A more complex example that also uses boost::posix_time::ptime when reading data can be found in Listing 8.
When working with objects, it is not enough just to be able to manipulate and do queries through the database and the search objects. The ability to store, update, or delete from the database is also needed. All this is supported through the persist template. An example that inserts/updates/deletes an object might look like:
database db("MyLife", "sa", "");
std::string tableName = "Persons";
persist<Person> p(db, tableName);
Person value("Asger, my only son", 2);
p.insert(value);
value.name_= "Asger, my first son out of two";
// setting a nonunique field
p.update(value);
Person value2("Sigurd, my second son", 0);
p.erase(value); // delete is a keyword // in C++, so "erase" is used instead
There is a specific need for more information than the search object neededthe data direction (is the data coming or going to the database?) and whether the field is a part of a subset of the fields that can uniquely identify the row. This information can be added as field attributes in the create_bindings method, as in Listing 9.
The implementation is straightforward. The persist_binder_impl (similar to the search_ binder_impl) just iterates over the fields and generates the appropriate SQL statements (INSERT INTO, UPDATE, DELETE FROM). The update and delete statements only work for records that are bound to column names because we need unique identification of the specific row. During the generation of the SQL statement, each kind of statement has its own set of dynamic checks to see if the record class conforms to the statement. One of these checks is that the update statement needs to have a least one field that is marked as unique and to_db.
There are still tasks that need to be looked at in the next version of the librarybulk fetch, BLOBs (and lazy fetching of them), stored procedures as function objects, autocreation of select statements, and a metadata class. We also need to look at exception guarantees and performance and concurrency issues. We are planning to support new types, such as MFC or Boost, on a library basis. You just include the right file and voilàyou have support for the new types (in VC++ 7.1, we use autolinking).
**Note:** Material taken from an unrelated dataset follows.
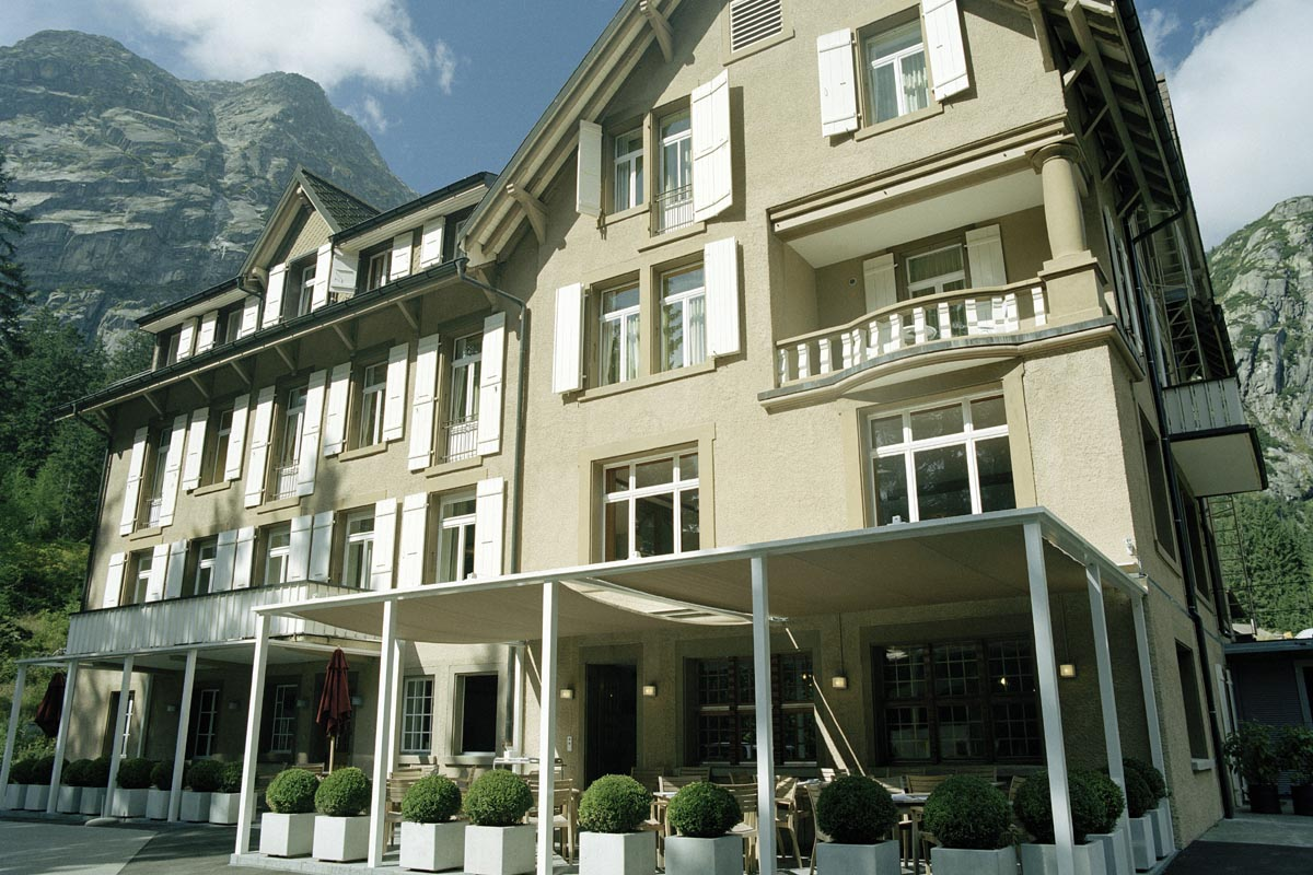 Kinder- und Familienhotel Handeck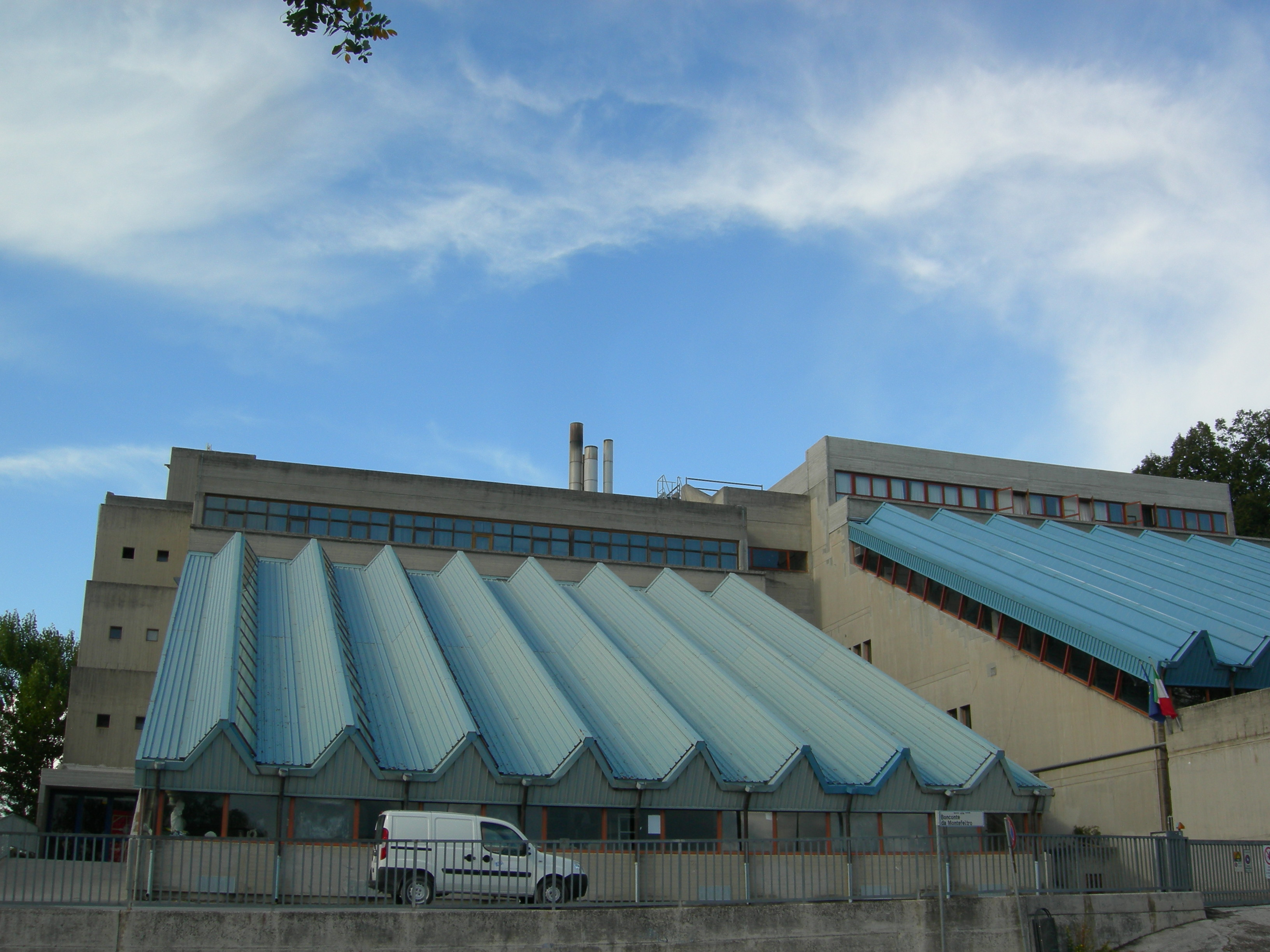 Veduta laterale dell'edificio del Liceo Artistico Scuola del Libro di Urbino

As long as any database supports the concept of database connections and cursors, the methods presented here work, and the database-specific code won't pollute the user code because of the compilation firewalls. As recommended in [9], I talked to database users, database experts, and C++ gurus before creating the library. I also looked into already existing libraries [6, 7, 8] for a domain scan. Many of the libraries I looked at could do more than this small lightweight library, but they all had issues that I disliked. This approach let me create a framework that supports the most common tasks, while maintaining the slickness of a Standard-friendly library.
Boost is currently working on a database library that uses templates and metaprogramming to generate SQL statements so they can be checked at compile time. It will be interesting to see the outcome!